In the wake of the Japanese nuclear disaster there has been a surge of interest in interfacing Geiger counters to home weather stations so that radiation levels could be monitored via APRS. When you think about it, it seems a very good idea. Even if the measurements were not of lab grade accuracy, they would be good enough to show what was going on. It could avoid unnecessary panic – and equally make it impossible for officials to hide the existence of a radiation leak – if data from a network of amateur radiation monitoring stations worldwide was publicly available. This could be a real application to make APRS relevant even to the general public.

A standard for representing radiation measurements in APRS weather packets is being worked out as I write. The question is how to interface a radiation monitor to an APRS system and what hardware is needed to measure the radiation? Unfortunately, if not surprisingly, the final bid price of dosimeters on eBay has gone through the roof in the last couple of days. But in any case they all seem to be standalone instruments with no computer interface. I don’t know if a homebrew device would be possible, given that calibration would be needed, but if someone could develop one I think it would be a popular project.

Blogging from Japan

Like anyone with an ounce of compassion, Olga and I have been concerned about the welfare of the people of Japan. But it is becoming clear, at least to me, that most of the anxiety we initially felt about a nuclear catastrophe occurring in the country has been caused entirely by irresponsible and sensationalist reporting by the western mass media.

Scrolling news headlines screamed about fear of meltdown even while nuclear experts on the same channels were explaining how, due to the design of the reactors, this wasn’t likely. Fear has been generated over increased radiation levels in Tokyo causing many expatriates to flee home, many on the advice of their own western governments. But whilst reporting these increased levels, the news media have not bothered to put them into context, such as how the amount of radiation compares with that received on the flight home to London or on a holiday in Cornwall in the south west of England, a place where the naturally occurring level of radiation is so high that nuclear plants cannot be built there because they would exceed the legal radiation limits before they even started.

Yesterday, apparently, the Italian relief agency did a test for radiation on the roof of the Italian embassy in Tokyo and got a reading which is lower than the usual reading in Rome! The problems with the Fukushima reactors are almost a non-event compared to the tsunami which has displaced half a million people and wiped whole towns off the map. If the rest of the world wants to help Japan it should get a grip and focus on the real disaster.

In my search to try to find out what is really going on I have found a couple of blogs which I have added to my blogroll. The first is A Brasspounder’s Cafe by Leo, JJ8KGZ. He has just begun to write about his experiences during the earthquake last Friday. The second, The Intercultural, is written by a British academic working in Tokyo. The author is not a ham at all, but the blog is very well written.

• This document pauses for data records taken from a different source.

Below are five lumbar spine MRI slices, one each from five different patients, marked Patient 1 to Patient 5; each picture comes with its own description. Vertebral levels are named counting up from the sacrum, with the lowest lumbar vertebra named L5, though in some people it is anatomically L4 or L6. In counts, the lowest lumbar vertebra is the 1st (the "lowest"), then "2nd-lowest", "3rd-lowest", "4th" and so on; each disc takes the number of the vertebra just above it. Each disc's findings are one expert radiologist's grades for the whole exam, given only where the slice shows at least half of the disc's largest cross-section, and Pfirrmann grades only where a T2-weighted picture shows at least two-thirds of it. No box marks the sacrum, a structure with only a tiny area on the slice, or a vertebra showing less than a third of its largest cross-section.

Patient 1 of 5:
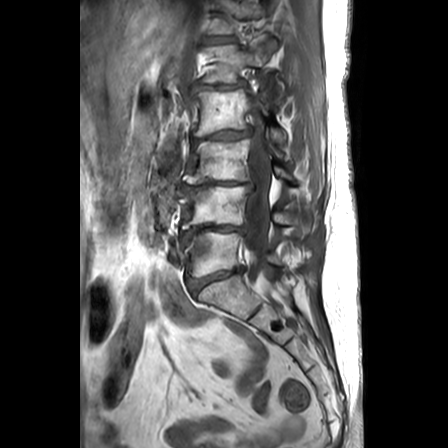 Sagittal T1-weighted lumbar spine MRI
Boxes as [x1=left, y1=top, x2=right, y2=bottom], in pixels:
- intervertebral disc L1/L2: [x1=192, y1=80, x2=248, y2=91]
- L2 vertebra: [x1=192, y1=89, x2=285, y2=144]
- T12/L1: [x1=209, y1=36, x2=234, y2=42]
- L5 vertebra: [x1=186, y1=231, x2=280, y2=277]
- T12 vertebra: [x1=211, y1=0, x2=266, y2=33]
- L4/L5: [x1=181, y1=226, x2=246, y2=242]
- L3 vertebra: [x1=183, y1=138, x2=293, y2=183]
- L1 vertebra: [x1=202, y1=40, x2=283, y2=100]
- L5/S1: [x1=188, y1=267, x2=243, y2=293]
- L2/L3: [x1=192, y1=126, x2=252, y2=147]
- L4: [x1=180, y1=185, x2=306, y2=232]
- intervertebral disc L3/L4: [x1=180, y1=181, x2=255, y2=194]
- spinal canal: [x1=245, y1=107, x2=273, y2=294]

Degenerative findings by level:
  L1/L2: disc bulging
  L5/S1: disc bulging, disc narrowing, lower-endplate change, upper-endplate change
  L4/L5: lower-endplate change, disc bulging, upper-endplate change, disc narrowing, Modic type II
  L2/L3: disc narrowing, lower-endplate change, upper-endplate change, disc bulging
  L3/L4: disc narrowing, disc bulging, Modic type II, lower-endplate change, upper-endplate change

Patient 2 of 5:
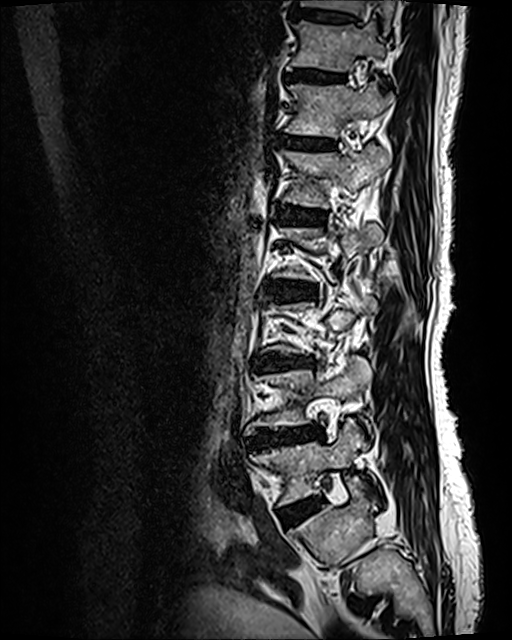 MRI lumbar spine (T2 SPACE (3D)), sagittal plane, Sex F
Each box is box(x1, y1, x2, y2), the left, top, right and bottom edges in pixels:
{"intervertebral disc L4/L5": "box(252, 427, 322, 446)", "intervertebral disc T11/T12": "box(287, 69, 342, 79)", "L5": "box(253, 420, 379, 504)", "L4": "box(246, 355, 370, 434)", "T10/T11": "box(291, 10, 353, 21)", "L3/L4": "box(254, 352, 312, 369)", "L2/L3": "box(269, 282, 315, 299)", "L1/L2": "box(276, 205, 325, 224)", "T11 vertebra": "box(290, 21, 384, 72)", "intervertebral disc T12/L1": "box(281, 135, 334, 149)", "T10 vertebra": "box(300, 0, 394, 33)", "L1 vertebra": "box(280, 142, 390, 208)", "T12 vertebra": "box(284, 81, 393, 137)", "L5/S1": "box(288, 498, 320, 523)"}

Radiological gradings:
  L1/L2: lower-endplate change, upper-endplate change, Modic type II
  T11/T12: Modic type II, lower-endplate change, upper-endplate change
  T10/T11: Pfirrmann grade 2, upper-endplate change, lower-endplate change
  L3/L4: disc narrowing, upper-endplate change, Modic type II, disc bulging, lower-endplate change
  T12/L1: Pfirrmann grade 2, Modic type II, lower-endplate change, upper-endplate change
  L4/L5: Pfirrmann grade 4, disc narrowing, Modic type II, disc bulging, lower-endplate change, upper-endplate change

Patient 3 of 5:
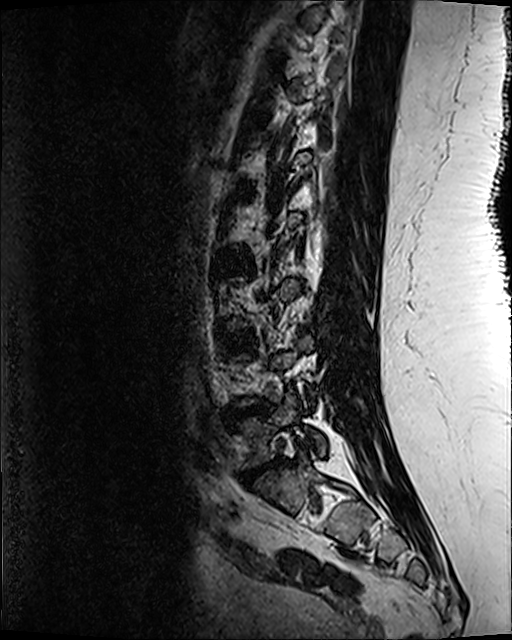
MRI lumbar spine (T2 SPACE (3D)), sagittal plane, Field of view 240x300 mm, slice spacing 0.9 mm, Image 512x640, Sex F

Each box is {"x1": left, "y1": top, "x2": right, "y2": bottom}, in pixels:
{"lowest disc": {"x1": 242, "y1": 459, "x2": 285, "y2": 482}, "lowest vertebra": {"x1": 240, "y1": 392, "x2": 326, "y2": 465}, "2nd-lowest disc": {"x1": 229, "y1": 403, "x2": 269, "y2": 416}, "3rd-lowest disc": {"x1": 223, "y1": 334, "x2": 248, "y2": 349}, "4th disc": {"x1": 221, "y1": 255, "x2": 252, "y2": 271}}

Patient 4 of 5:
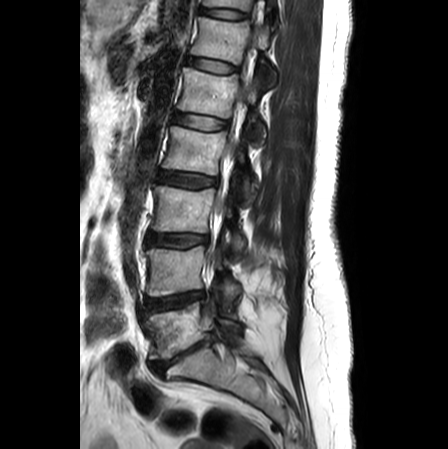 Sex F; Image 448x449; Sagittal slice index 15; MRI lumbar spine (T2-weighted), sagittal plane

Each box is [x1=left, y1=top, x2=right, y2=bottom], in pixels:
Segmented structures:
* intervertebral disc T12/L1 at [x1=188, y1=57, x2=238, y2=73]
* L5 at [x1=148, y1=300, x2=241, y2=359]
* intervertebral disc L2/L3 at [x1=159, y1=172, x2=217, y2=188]
* intervertebral disc T11/T12 at [x1=200, y1=7, x2=248, y2=18]
* L2 vertebra at [x1=163, y1=126, x2=256, y2=199]
* L4 vertebra at [x1=146, y1=246, x2=240, y2=305]
* L4/L5 at [x1=146, y1=291, x2=205, y2=311]
* T11 vertebra at [x1=203, y1=0, x2=252, y2=10]
* L3/L4 at [x1=148, y1=234, x2=208, y2=247]
* L1/L2 at [x1=174, y1=113, x2=228, y2=130]
* intervertebral disc L5/S1 at [x1=151, y1=338, x2=214, y2=374]
* L1 vertebra at [x1=178, y1=68, x2=267, y2=144]
* L3 vertebra at [x1=152, y1=185, x2=245, y2=256]
* T12 at [x1=191, y1=17, x2=277, y2=85]
* thecal sac / spinal canal at [x1=219, y1=78, x2=247, y2=214]

Expert MSK radiologist gradings (per disc):
• L3/L4: Pfirrmann grade 3, disc bulging
• L4/L5: Pfirrmann grade 4, disc bulging, disc narrowing
• L1/L2: Pfirrmann grade 1
• T12/L1: Pfirrmann grade 1
• T11/T12: Pfirrmann grade 1
• L2/L3: Pfirrmann grade 2, disc bulging

Patient 5 of 5:
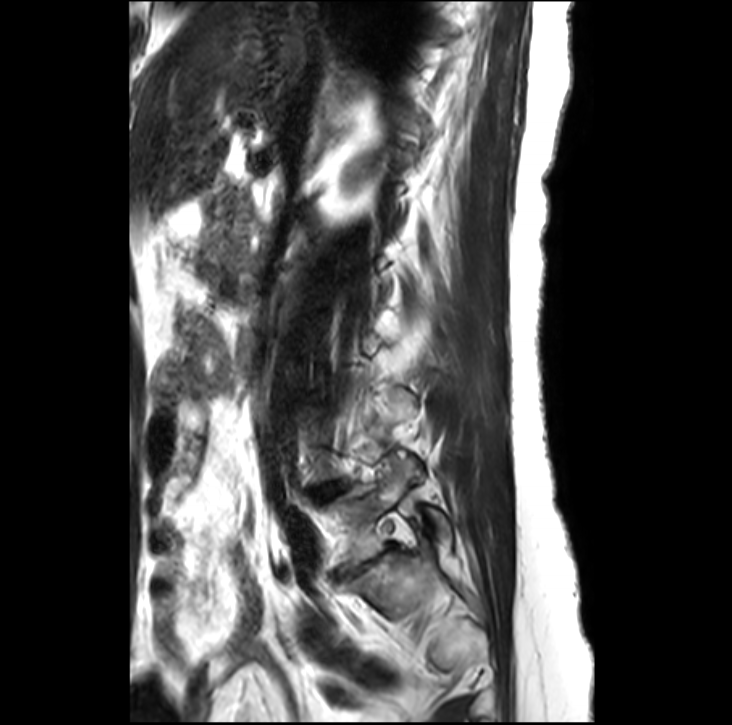
MRI lumbar spine (T2-weighted), sagittal plane | 732x725 px
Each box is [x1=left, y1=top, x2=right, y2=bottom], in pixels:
• lowest disc at [x1=341, y1=544, x2=395, y2=578]
• lowest vertebra at [x1=327, y1=456, x2=452, y2=568]

Finally I have added the blog of Atsu, JE1TRV which is called CW4EVER. He hasn’t written much about the disaster and his interests are a bit different than mine but my blog was already in his blogroll which is good enough for me to add his to mine!

Meanwhile we continue to think of the people of northern Japan, and especially the 50 heroes struggling to regain control of the power plants at Fukushima, and hope that things start to get better for the Japanese people very soon.